| Work item |
Below are records with pictures; copy word for word only the lines between the line with "Wappen der Gemeinde Gutenbrunn in Österreich" and the line with "Mapa del Territorio", inclusive, and drop the pictures.

| Records for the task |
--------------------------------------------------

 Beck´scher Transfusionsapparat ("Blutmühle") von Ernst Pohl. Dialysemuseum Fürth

--------------------------------------------------

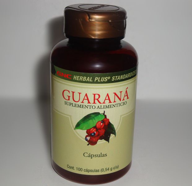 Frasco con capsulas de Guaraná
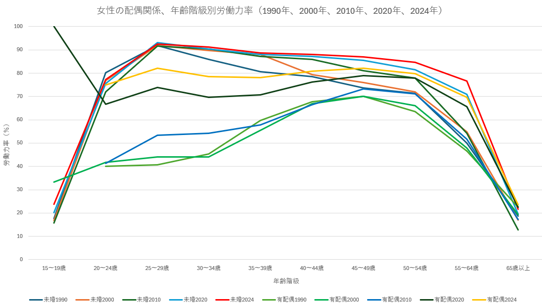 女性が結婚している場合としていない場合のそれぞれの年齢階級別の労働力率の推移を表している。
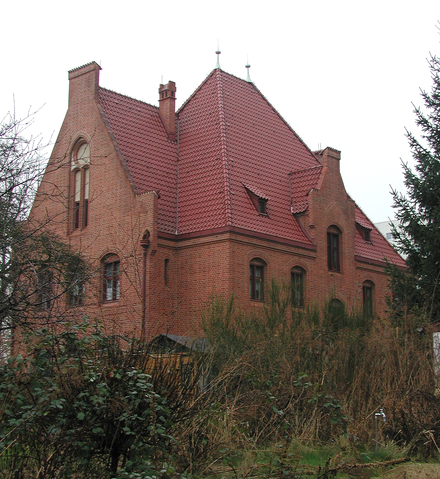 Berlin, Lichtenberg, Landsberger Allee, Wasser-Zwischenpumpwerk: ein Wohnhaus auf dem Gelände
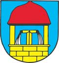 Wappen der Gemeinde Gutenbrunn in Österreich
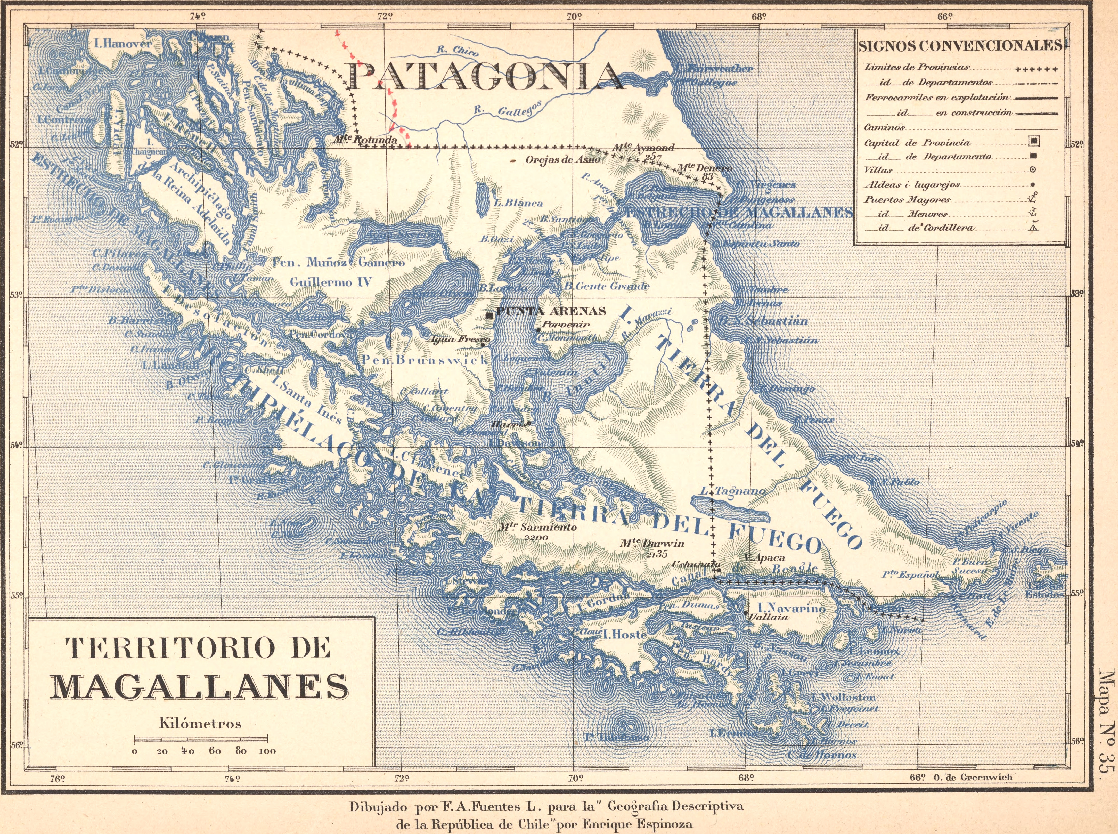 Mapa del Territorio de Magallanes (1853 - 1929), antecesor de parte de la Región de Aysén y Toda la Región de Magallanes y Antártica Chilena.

--------------------------------------------------

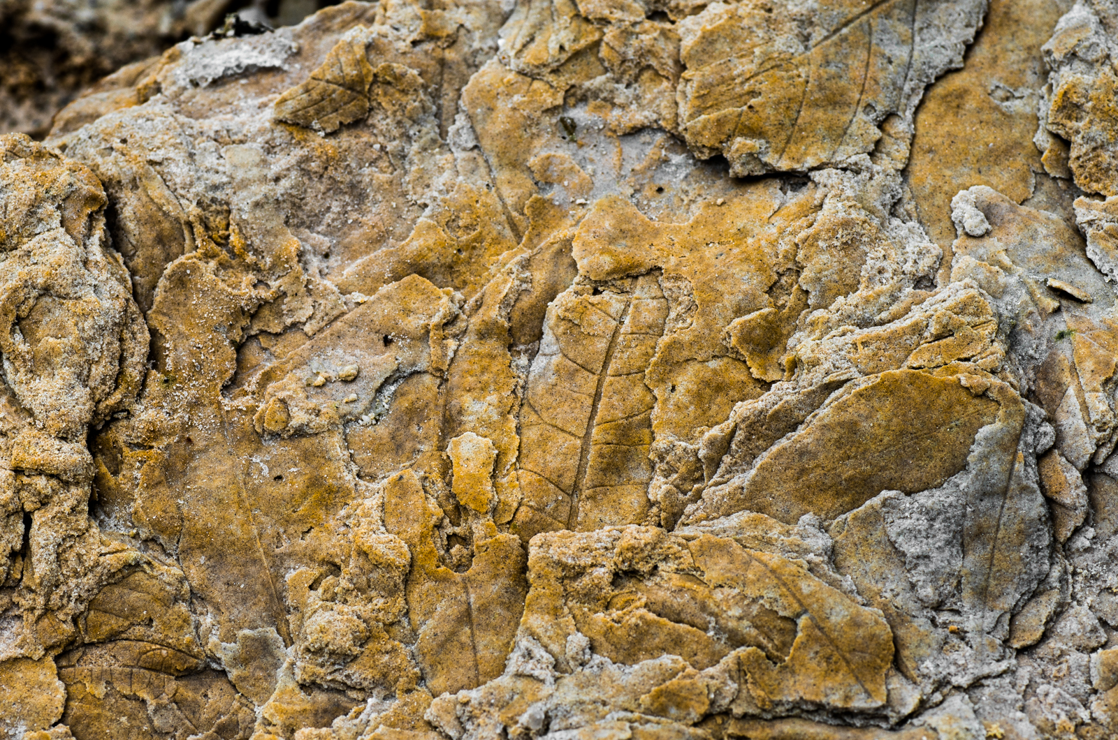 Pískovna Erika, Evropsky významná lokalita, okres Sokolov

--------------------------------------------------

| Solution |
 Wappen der Gemeinde Gutenbrunn in Österreich
 Mapa del Territorio de Magallanes (1853 - 1929), antecesor de parte de la Región de Aysén y Toda la Región de Magallanes y Antártica Chilena.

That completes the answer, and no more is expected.